Intestate: Dying without a Will

Intestate: Dying without a Will

When someone dies without a Will in place, it is known as intestate. In this case, the state steps in and decides how that person’s estate and assets will be distributed. Dying without a Will can create a family feud where heirs and relatives could get locked into a legal battle seeking their share.

Intestate Succession

This is the legal procedure where the probate court would take charge of a decedent’s assets and decides who gets what pursuant to a statutory scheme. Typically, the assets – real property, money, investments – are divvied up and distributed in “succession,” by default: first to a surviving spouse, then children, parents, siblings, nieces and nephews, and so on. Only blood relatives and spouses are entitled to the decedent’s estate.

The surviving spouse generally receives the largest share. In the case where there are no children, the spouse gets it all. If there are no surviving spouse or children, the estate would be split up among relatives.

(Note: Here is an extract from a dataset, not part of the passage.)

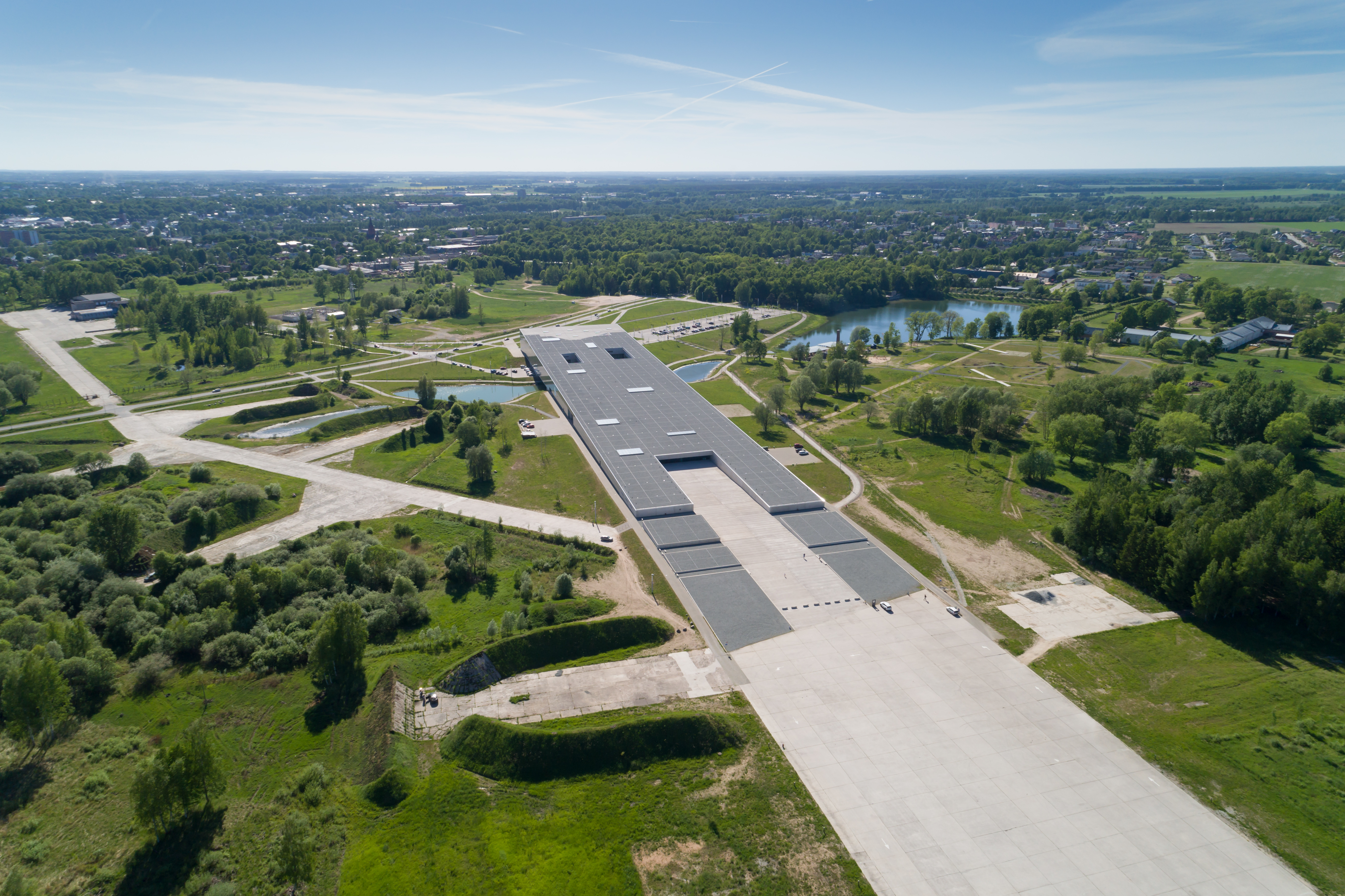 Eesti Rahva Muuseumi peahoone

If none of the descendants are eligible or there are no survivors to receive the estate, the state takes it – a legal process called escheatment. Also, under the intestate law, charities, unmarried partners, and friends are not entitled to receive anything.

Your Wishes Don’t Matter

If there is no Will or Trust in place, the state will distribute assets in accordance to law, despite what the decedent would have wanted their heirs to receive. Even if the person’s family knew their wishes, it doesn’t matter. Only a Will can legally list a decedent’s distribution of their estate.

You may want a particular person to have something special or a certain sum of money. You may want to leave something to a charity, church, or organization. Conversely, you may not want a particular family member to have anything.

None of that would not be considered in the intestate process. Again, the court would divide and disperse the estate through intestate succession.

You Should Have a Will

A Will is a legal document that spells out a person’s wishes and how their estate would be distributed when they pass. This allows you to specifically name family members, friends, and charities and what you want them to receive.

If you are a surviving spouse, you can name a guardian and/or conservator for your minor children. Also, you can name someone to care for your surviving pets. None of this is possible without a Will in place.